Comparing Machine Learning Algorithms

Machine learning models are chosen based on their mean performance, often calculated using k-fold cross-validation. The algorithm with the best mean performance is expected to be better than those algorithms with worse mean performance. But what if the difference in the mean performance is caused by a statistical due to an unlikely chance or occurrence?

The solution is to use a statistical hypothesis test to evaluate whether the difference in the mean performance between any two algorithms is valid or not.

Hypothesis Test for Comparing Algorithms

One approach is to evaluate each model on the same k-fold cross-validation split of the data (e.g. using the same random number seed to split the data in each case) and calculate a score for each split. This would give a sample of $10$ scores for $10$-fold cross-validation. The scores can then be compared using a paired statistical hypothesis test because the same treatment (rows of data) was used for each algorithm to come up with each score. The Paired Student’s t-Test could be used.

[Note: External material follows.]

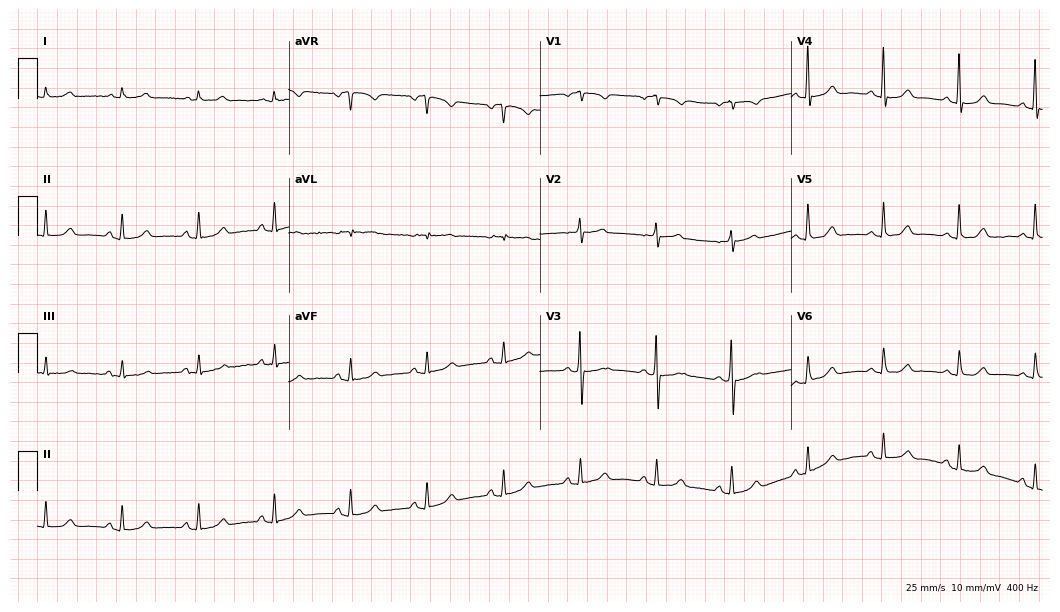
ECG — a female, 82 years old. Labelled as a normal ECG.

A problem with using the Paired Student’s t-Test, in this case, is that each evaluation of the model is not independent. This is because the same rows of data are used to train the data multiple times — actually, each time, except for the time a row of data is used in the hold-out test fold. This lack of independence in the evaluation means that the Paired Student’s t-Test is biased.

How to test models with the lack of independence?

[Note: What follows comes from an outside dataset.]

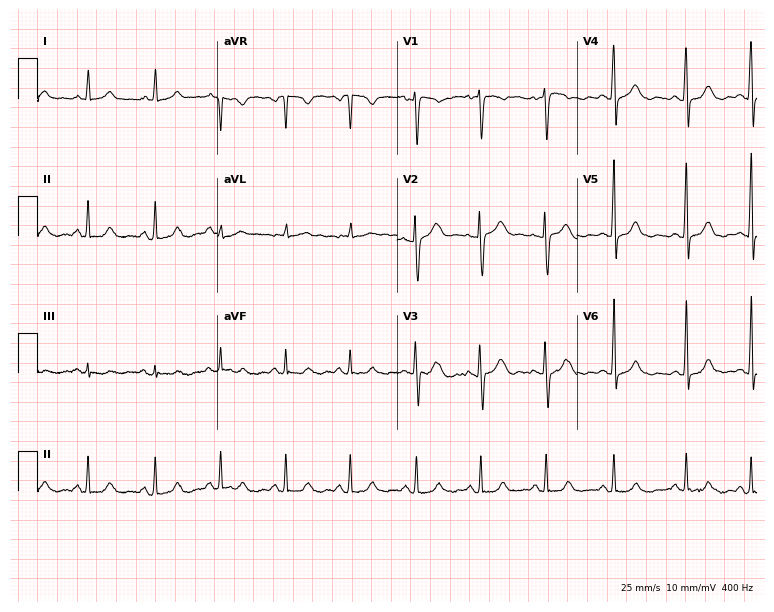
12-lead ECG from a female patient, 52 years old. Screened for six findings — first-degree AV block, right bundle branch block, left bundle branch block, sinus bradycardia, atrial fibrillation, sinus tachycardia — none is recorded.

This statistical test can be adjusted to take the lack of independence into account. Additionally, the number of folds and repeats of the procedure can be configured to achieve a good sampling of model performance that generalizes well to a wide range of problems and algorithms. Specifically two-fold cross-validation with five repeats, so-called 5×2-fold cross-validation.

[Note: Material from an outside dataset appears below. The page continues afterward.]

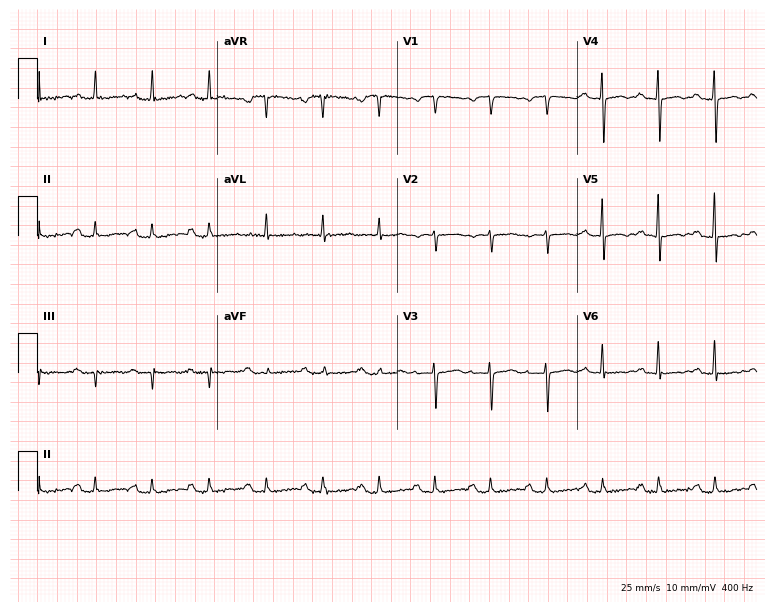
Electrocardiogram, a woman, 64 years old. Of the six screened findings (first-degree AV block, right bundle branch block (RBBB), left bundle branch block (LBBB), sinus bradycardia, atrial fibrillation (AF), sinus tachycardia), none is recorded. Other findings, if any, are not listed.

This approach was proposed by Thomas Dietterich in his 1998 paper titled “Approximate Statistical Tests for Comparing Supervised Classification Learning Algorithms.”

5×2 Procedure With MLxtend

The MLxtend library provides an implementation via the paired_ttest_5x2cv() function.

You can then call the paired_ttest_5x2cv() function and pass in your data and models and it will report the t-statistic value and the p-value as to whether the difference in the performance of the two algorithms is significant or not.

The smaller the alpha value, the better, and a common value is $5\%$ $(0.05)$.

Comparing Classifier Algorithms

Here, we compare the performance of two machine learning algorithms on a binary classification task, then check if the observed difference is statistically significant or not.

First, we can use the make_classification() function to create a synthetic dataset with $1,000$ samples and $10$ input variables.

In [1]:
# create classification dataset
from sklearn.datasets import make_classification

# define dataset
X, y = make_classification(n_samples=1000, n_features=10, n_informative=10, n_redundant=0, random_state=1)

# summarize the dataset
print(X.shape, y.shape)
(1000, 10) (1000,)

We will compare the performance of two linear algorithms on this dataset. Specifically, a logistic regression algorithm and a support vector classifier (SVC) algorithm.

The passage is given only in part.